Ask HN: Site feedback requested - OnsideKick.com - bdmorgan

After about 9 months of development with my co-founder, we launched OnsideKick.com today.  We plan to ramp up additional features and functionality over the summer and switch to a subscription service in August.  Would appreciate any and all feedback from the HN audience!<p>http://www.onsidekick.com
======
lauraannmorris
Curator idea is a cool one -- would def get me to visit, but prob not
subscribe. I second gabaix´s comment about refining the core value prop a bit
more.

For example: As an Alabama fan, I subscribe to TiderInsider because there´s a
perception that the guys that post on that forum are really "in the know" --
so I pay to get access to that early intel, tips, credible (and not-so-
credible) rumors, etc. from insiders with the program. Site doesnt look like
much, but you can get info there days/weeks before it hits mainstream outlets
like ESPN/SI.

------
tnorthcutt
Clickable: <http://www.onsidekick.com/>

2 Things I noticed right away:

1\. The pictures in the slider are ugly. Over-compressed, full of artifacts,
and in some cases distorted (resized incorrectly). If you're going to feature
pictures, use pretty pictures.

2\. The logo - you need a better one.

Cool idea. Not trying to be harsh, btw - just being blunt.

------
RexDixon
Looks promising. Just think the site needs a UI look soon.
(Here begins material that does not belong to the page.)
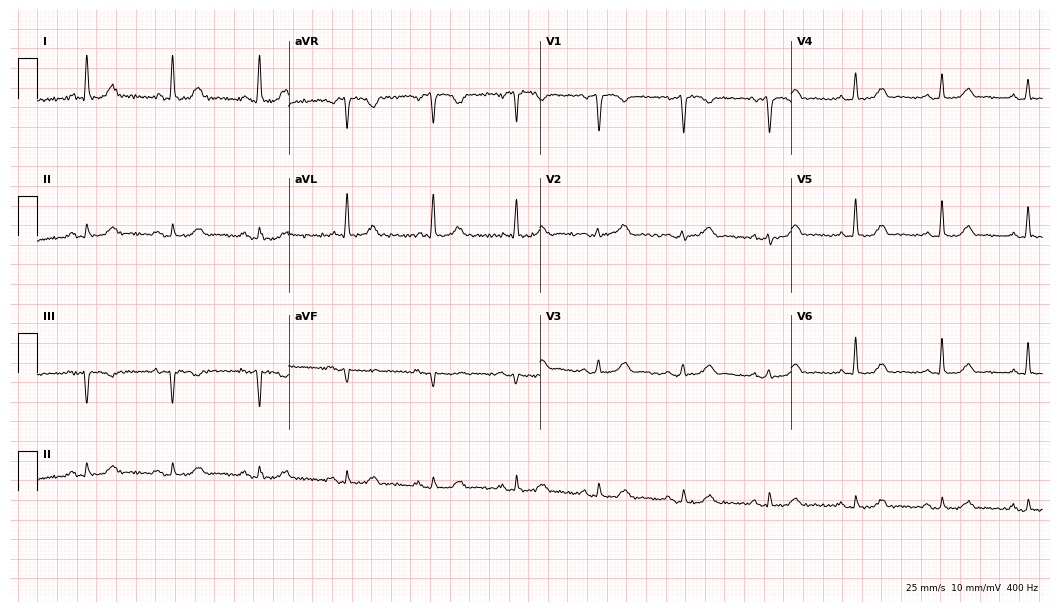
12-lead ECG (10.2-second recording at 400 Hz) from a male, 70 years old. Labelled as a normal ECG.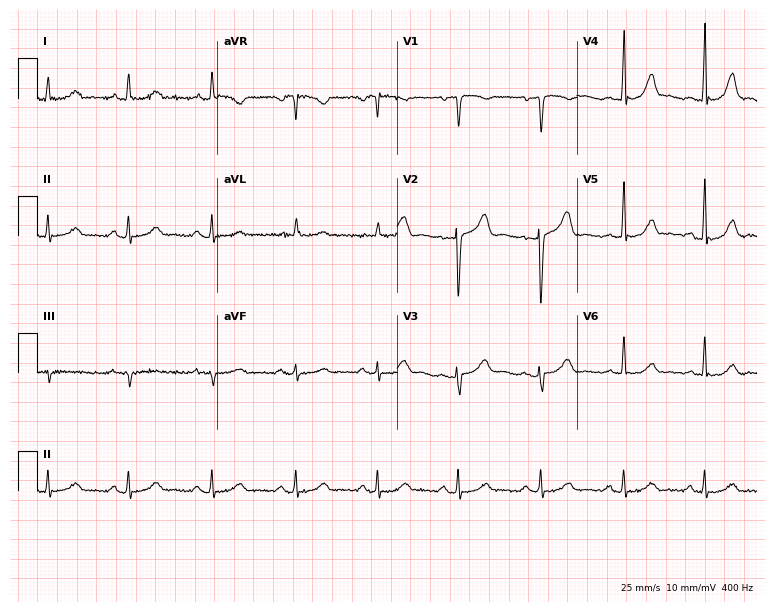
Electrocardiogram, a 76-year-old man. Overall reading on record: normal ECG.

It seems kind of
cluttered, but since I'm a football fan, I don't mind for now. :)

------
gabaix
a couple of questions: \- what is the essential feature of this site? how can
you emphasize it more? \- could you describe your site in one-liner? "football
news curator" \- have you tested to football fans? would they urgently need it
compared to other football news sites?